This study uses a model-based design approach (CFD coupled to well-established emulsification correlations) to investigate how to choose the valve dimensions of a high-pressure homogenizer so as to achieve intensified drop breakup without increasing the power consumption. Results show how design modifications influence the thermodynamic efficiency of the homogenizer via two effects, a friction factor and a factor related to how high a dissipation rate of turbulent kinetic energy that the design delivers in the centre of the jet. By simple design modifications, thermodynamic efficiency can be increased by 4 % (compared to a representative contemporary valve design) by decreasing the inlet chamber angle, and an additional 5 % by carefully adjusting the outlet chamber angles so as to ensure that the jet exits the gap free of the wall, but then bends and re-attaches to the wall further downstream. The modifications are predicted to allow for achieving the same resulting drop size but with a 17 % lower power draw, compared to a standard contemporary valve, or alternatively a smaller resulting drop diameter at constant power draw.

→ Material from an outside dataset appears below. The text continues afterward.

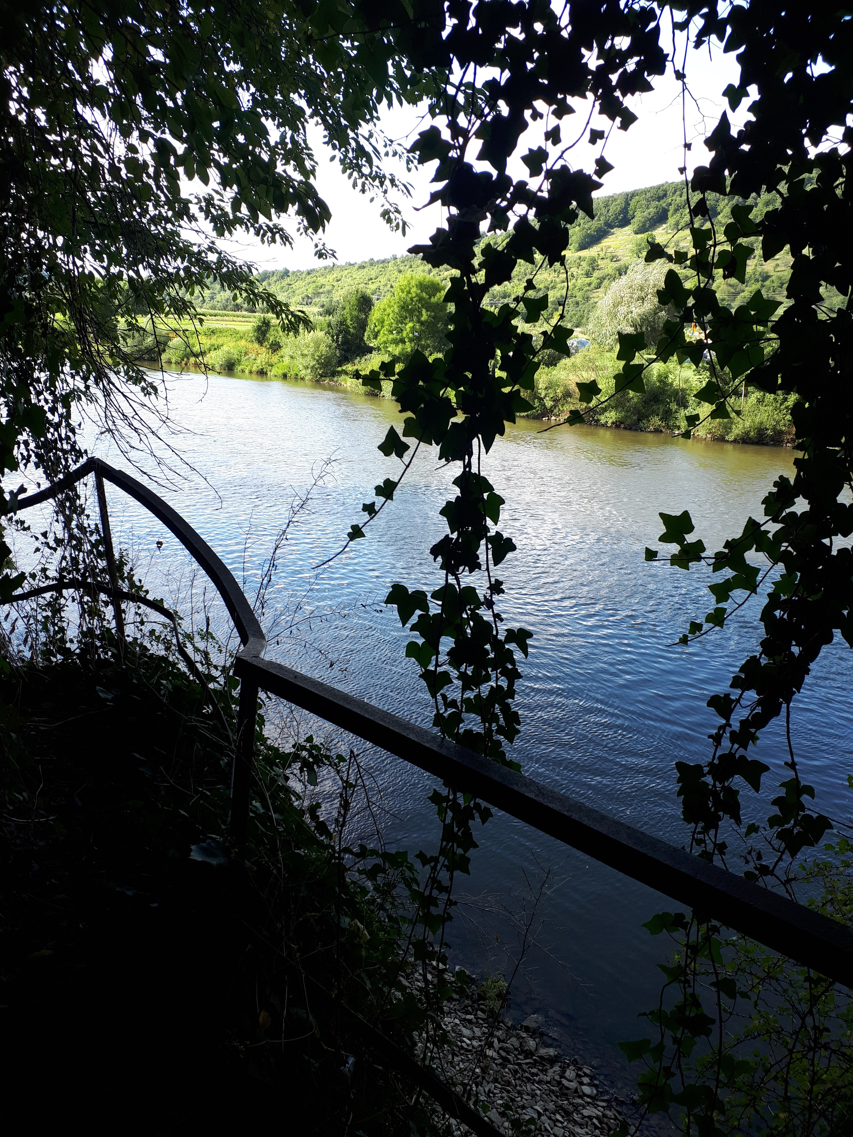 Sicht aus der Höhle Richtung Neckar. Aufgenommen 22.07.17
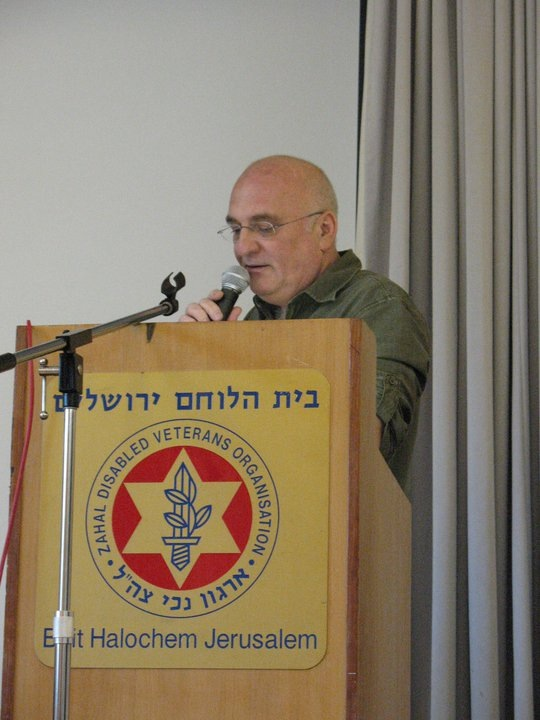 המשורר פיני רבנו נושא דברים בבית הנלוחם

本研究使用基于模型的设计方法（CFD 与完善的乳化相关性相结合）来研究如何选择高压均质器的阀门尺寸，以便在不增加功耗的情况下实现强化液滴破碎。结果表明，设计修改如何通过两种效应影响均化器的热力学效率：摩擦系数和与设计在射流中心提供的湍流动能耗散率有多高相关的系数。通过简单的设计修改，通过减小入口室角度，热力学效率可提高 4%（与当代代表性阀门设计相比），通过仔细调整出口室角度可额外提高 5%，以确保射流从入口处排出。与墙壁的间隙，但随后弯曲并重新附着到下游的墙壁上。与标准当代阀门相比，预计这些修改将实现相同的最终液滴尺寸，但功耗降低 17%，或者在恒定功耗下获得更小的最终液滴直径。